## WHAT YOU NEED TO DO:
Give the data again in full, without pictures.

GIVEN DATA START

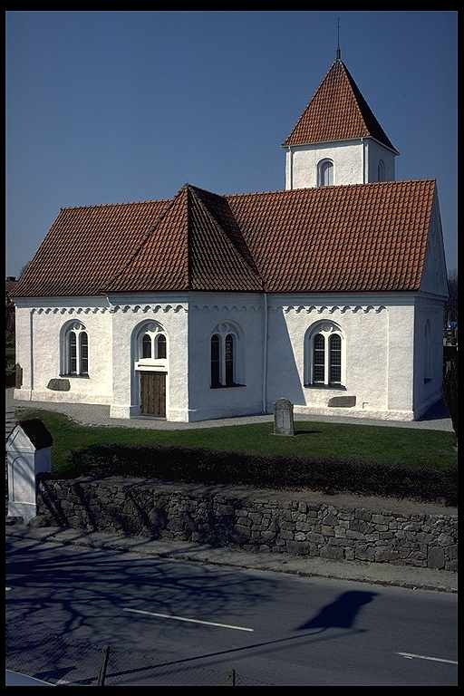 Kyrkan från söder. Runstenar finns inmurade i kyrkofasaden. Motiv: Hällestads kyrka Kategori: (01) ExteriörerKyrkan från söder. Runstenar finns inmurade i kyrkofasaden.
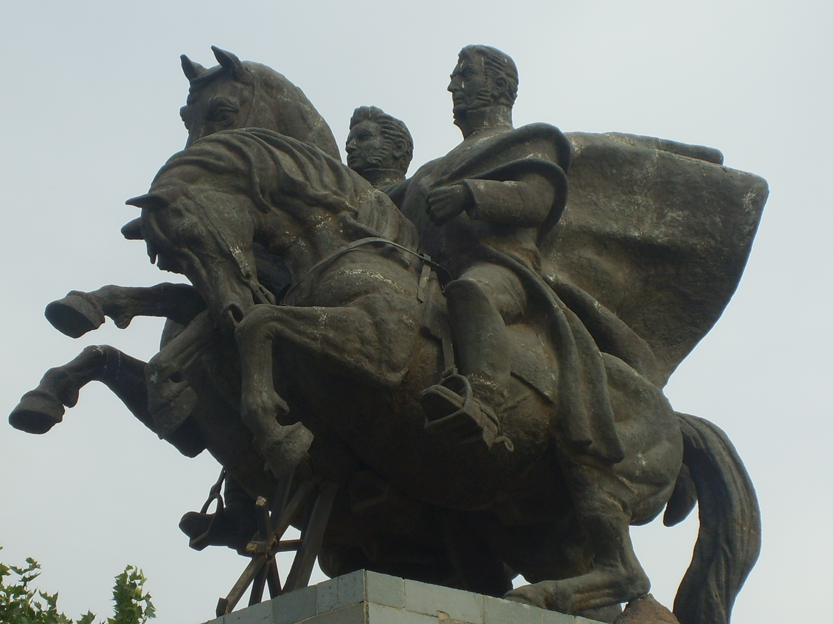 Monumento a los proceres José de San Martín y Bernardo O'Higgins en las afueras del Templo Votivo de Maipú. Foto obtenida por el Usuario Valo en Maipú, Chile
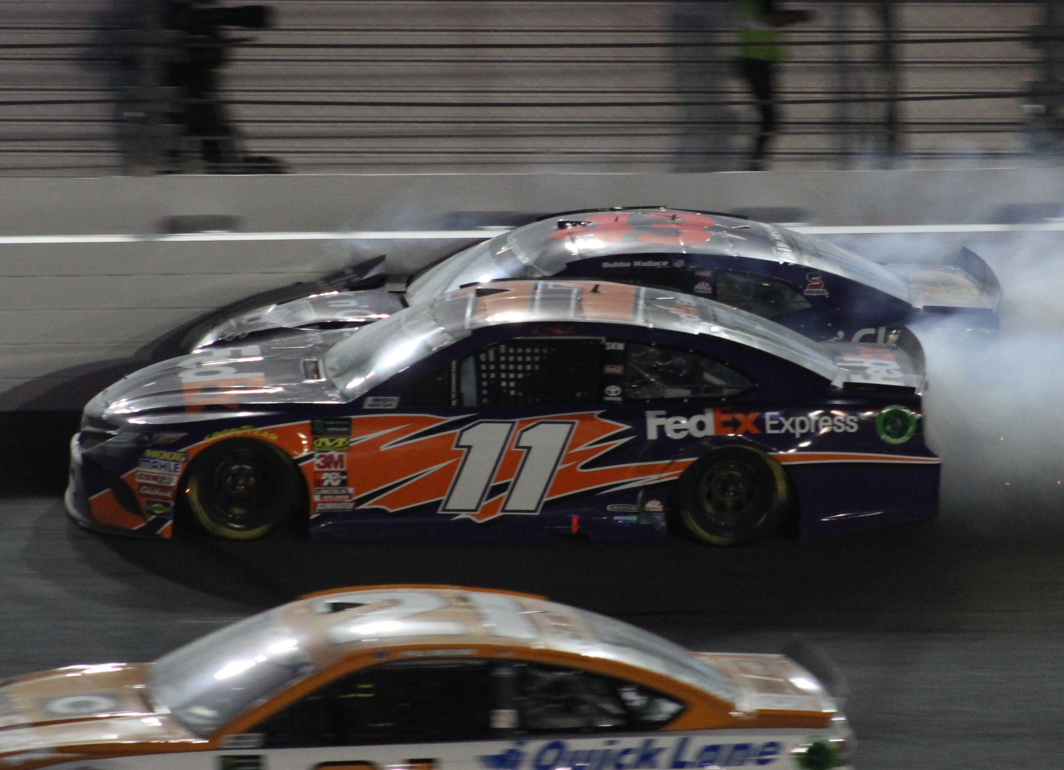 2018 Daytona 500

GIVEN DATA END

## OUTPUT:
 Kyrkan från söder. Runstenar finns inmurade i kyrkofasaden. Motiv: Hällestads kyrka Kategori: (01) ExteriörerKyrkan från söder. Runstenar finns inmurade i kyrkofasaden.
 Monumento a los proceres José de San Martín y Bernardo O'Higgins en las afueras del Templo Votivo de Maipú. Foto obtenida por el Usuario Valo en Maipú, Chile
 2018 Daytona 500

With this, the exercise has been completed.